* _Exercise aim_
Transcribe only the lines in the data below falling between the line with "A wild fennel plant." and the line with "La escritora argentina", including those two lines, and leave out any picture.

* _Supplied information_

Segment Open

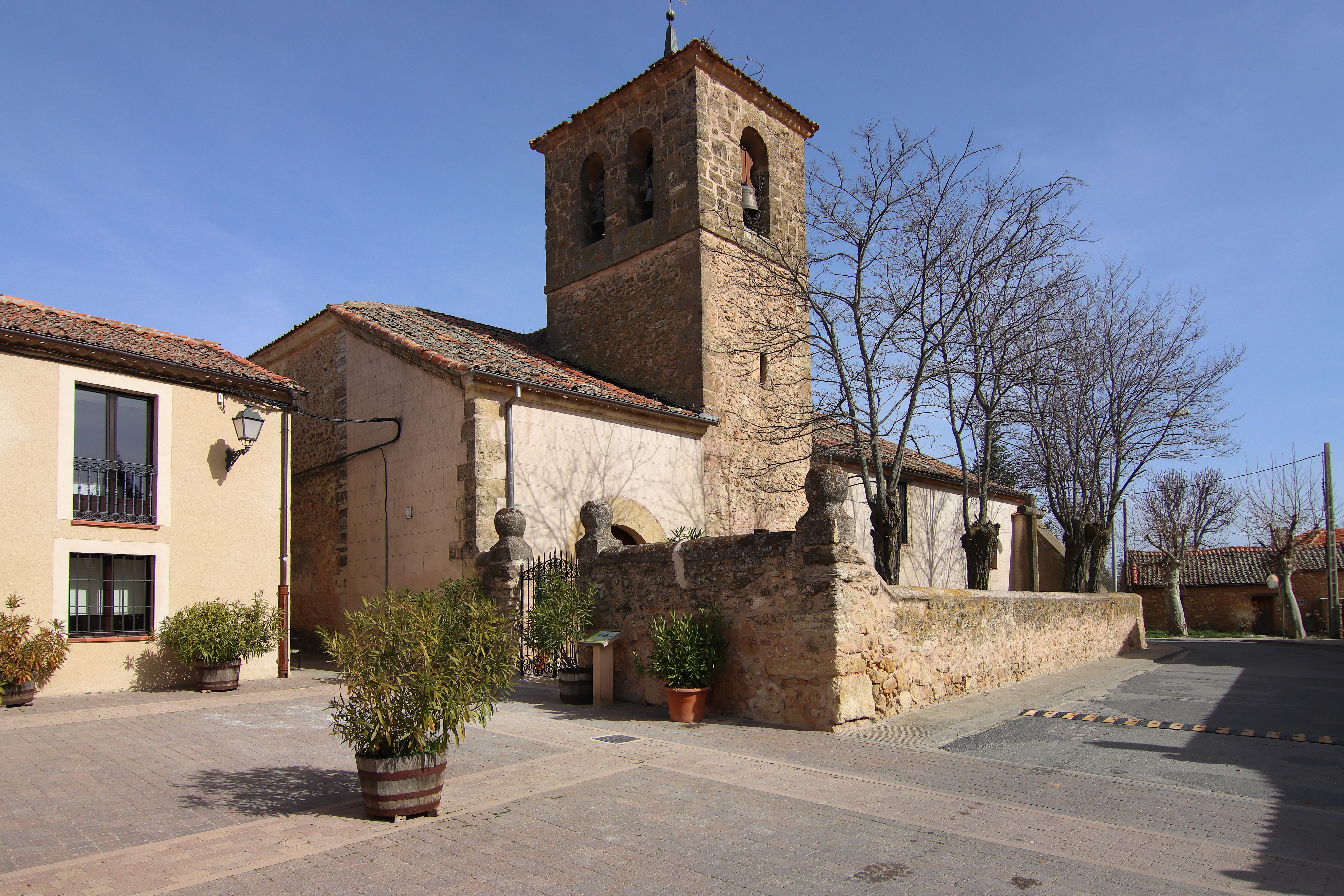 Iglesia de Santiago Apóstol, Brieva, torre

Segment Closed
Segment Open

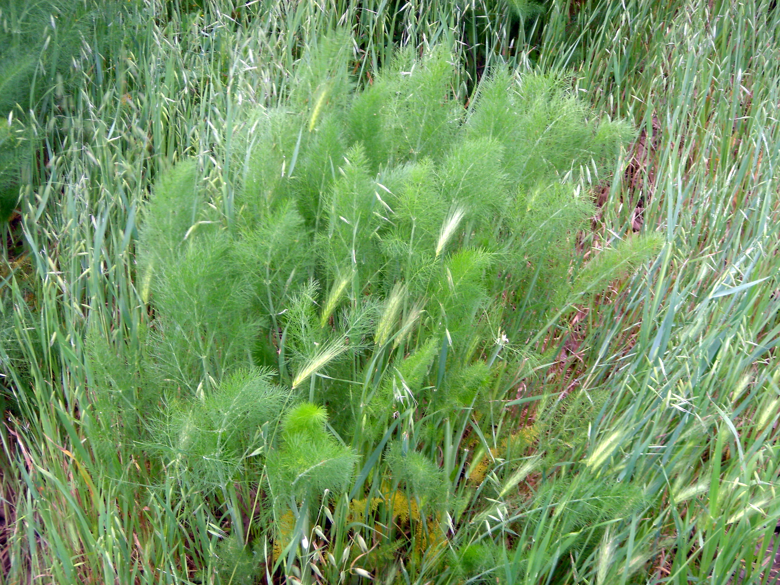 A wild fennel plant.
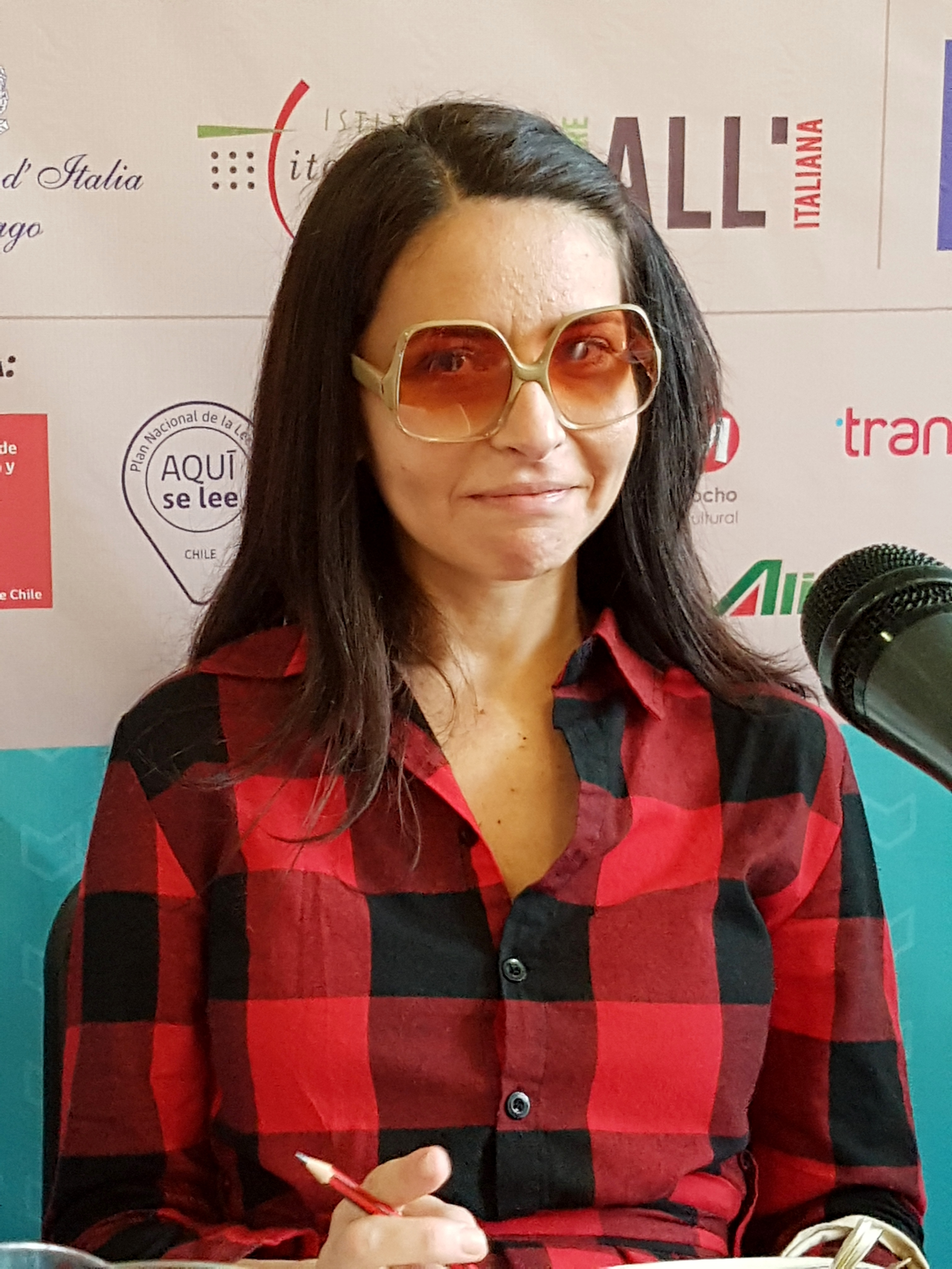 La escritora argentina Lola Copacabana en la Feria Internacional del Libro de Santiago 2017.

Segment Closed

* _Solution for this exercise_
 A wild fennel plant.
 La escritora argentina Lola Copacabana en la Feria Internacional del Libro de Santiago 2017.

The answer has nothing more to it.